Line Optimization example with multiple datasets

Description: Consider an example where you with to optimize the offset and slope of a line model from multiple datasets. Now, this is a simple example that doesn't require NLSQ but none the less, NLSQ can be used. The following is example code in which 3 lines are simulated with varying levels of noise and lmaB is called to find the optimal theta values given the data.

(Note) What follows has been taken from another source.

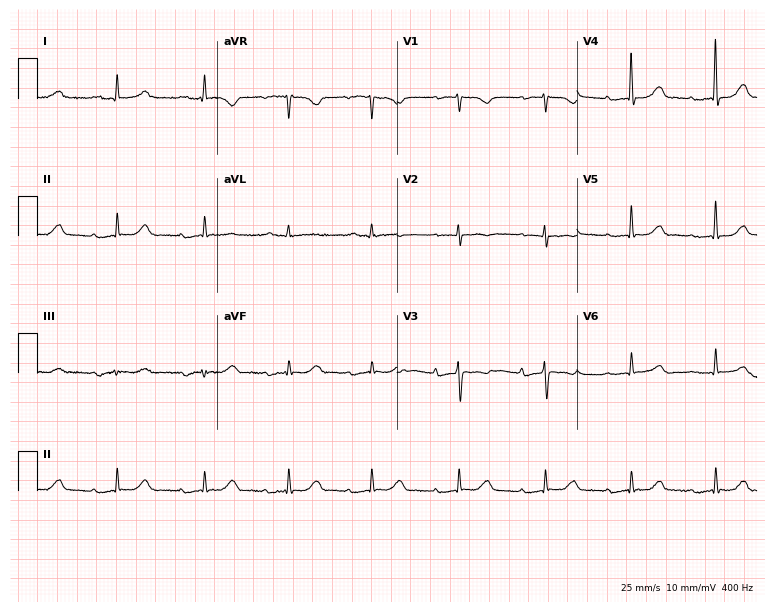
12-lead ECG from a female patient, 80 years old. Screened for six findings — first-degree AV block, right bundle branch block, left bundle branch block, sinus bradycardia, atrial fibrillation, sinus tachycardia — none is recorded. Only these six findings were labelled.

Example code: Note, to get this to run you will have to copy the above code and save the individual functions subR.m , jacB.m, and lmaB.m.

% NZ Test lma batch
clc
a=2; % actual slope
b=5; % actual offset 
thetaActual = [b;a];

% Generate sample data 
t = (-10:1:10)'; 
t2 = (-10:0.1:10)';
t3 = (-10:0.1:10)';

y = t.*a+b+randn(length(t),1)*20;
y2 = t2.*a+b+randn(length(t2),1)*10;
y3 = t3.*a+b+randn(length(t3),1)*5;

% Create Residual Function: r(x,y,theta) = y - f(x,theta)
testFnc = @(xx,yy,theta) yy - (xx*theta(2)+theta(1)); 

% Create 'cell' vector of data
v = {t,y;t2,y2;t3,y3};

% Create initial guess 
theta = [0;1];

% Input vector of data, residual function, and initial guess into lmaB
theta = lmaB(v,testFnc,theta);

% For reference, perform linear calculation on 1 dataset 
J  = [t.^0,t.^1];
thetaLinear = pinv((J') * J)*(J')*y;

% Calculate Errors 
rLinear = norm(J*thetaActual - J*thetaLinear);
rNL = norm(J*thetaActual - J*theta);

% Make a pretty plot 
fig1 = figure(1);
clf(fig1)
hold on 
scatter(t,y)
scatter(t2,y2)
scatter(t3,y3)
plot(t,J*theta)
plot(t,J*thetaLinear)
plot(t,J*thetaActual,'--black')
legend('Data Set 1','Data Set 2','Data Set 3','Non-linear batch','LSQ','Actual')
grid on
title(['Error 1 Set: ',num2str(rLinear),', Error Multiple Sets: ',num2str(rNL)])
disp(datetime)

As observed and expected, the error is less when multiple data is combined versus a single data set.